It has been pointed out that anyone can code anything. In theory this is true but not all programmers can write all code. Read/write coding techniques are often beyond the abilities of most residential coders, and if you have code for a particular HVAC system that works ought you to see that code, uncompensated, move into the public domain. Knowing what to code is often as important as having the ability to code. I have a coding scheme that while not unique, is not what I have found in any other job by any other firm. Should my talent fall to a competitor for free?

Copyright is nonsense. As in any contract it's only as good as your ability to enforce it. You would have to know into whose hands its fallen and you'd have to have the financial ability to take on your client--a patently stupid idea in my experience every one of my clients has 10^100000 more money then I do.

The idea that we should discuss this up front sounds great but is also nonsense. I don't discuss many items at the first meeting. Why? Because I am suggesting so many strange ideas at a time they are dealing with an overwhelming number of decisions that they will go into overload. I do not go into a programming precis till the job is 3/4 or 90% complete; after the decisions on tile, furniture, flooring, cabinets, mill work, fixtures, plumbing, wall colors and such have long been made. The client knows what will be controlled, not how or to what extent. To bring up every negative so early in a relationship is to risk losing a job.

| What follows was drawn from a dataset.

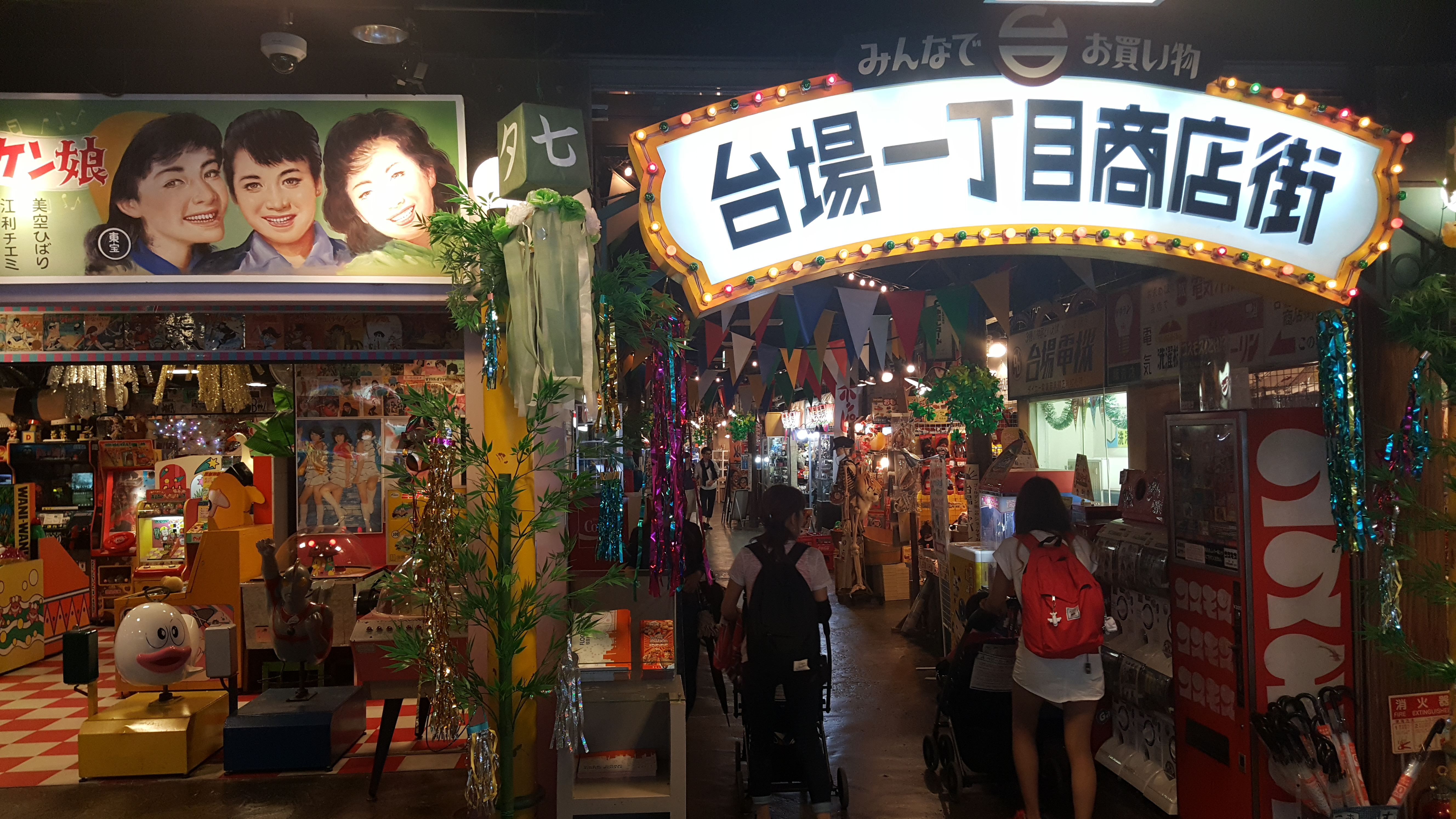 2016년 6월 덱스 도쿄 비치 4층 다이바잇쵸메의 입구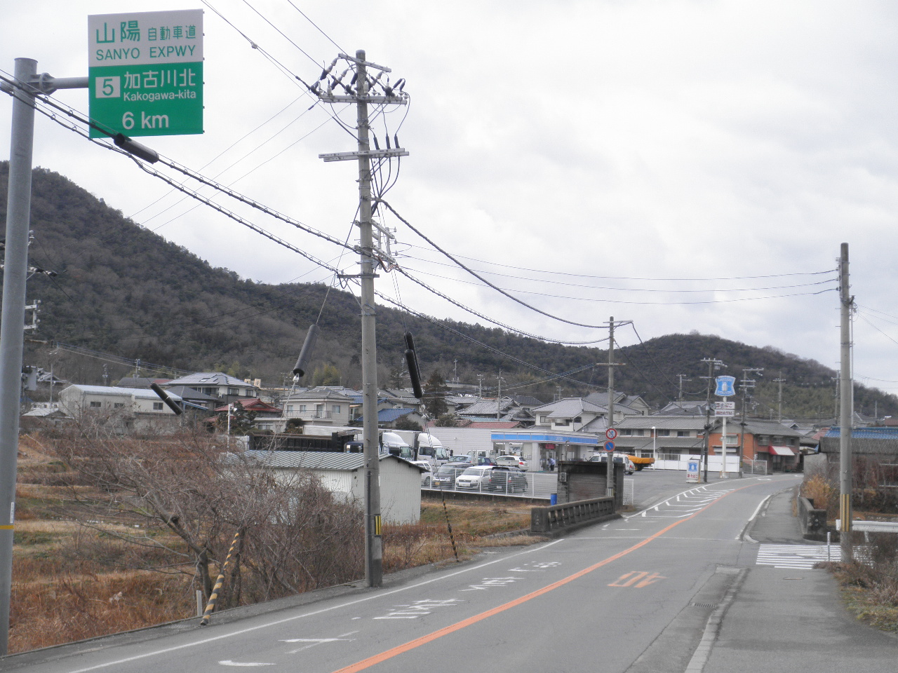 兵庫県加古川市平荘町小畑石原 兵庫県道65号神戸加古川姫路線

What every client is entitled to and ought to be given is a disc with all compiled code. If his processor fails he ought to be able to reload the program into his repaired or replaced processor. What is left unstated here, is that residential jobs fund the programming line item out of equipment sales, a paradigm more and more difficult to maintain in an era of declining or non-existing equipment margins. A perfect module for a complicated device can take 500 or more hours to make perfect. No client pays 62000 for that module. It is amortized, as has been written already, over every job. Even when you have to customize a macro it can take 10 hours and clients will balk at that. Just because you have a 25k programming line item does not mean you have paid for the time that code took to write.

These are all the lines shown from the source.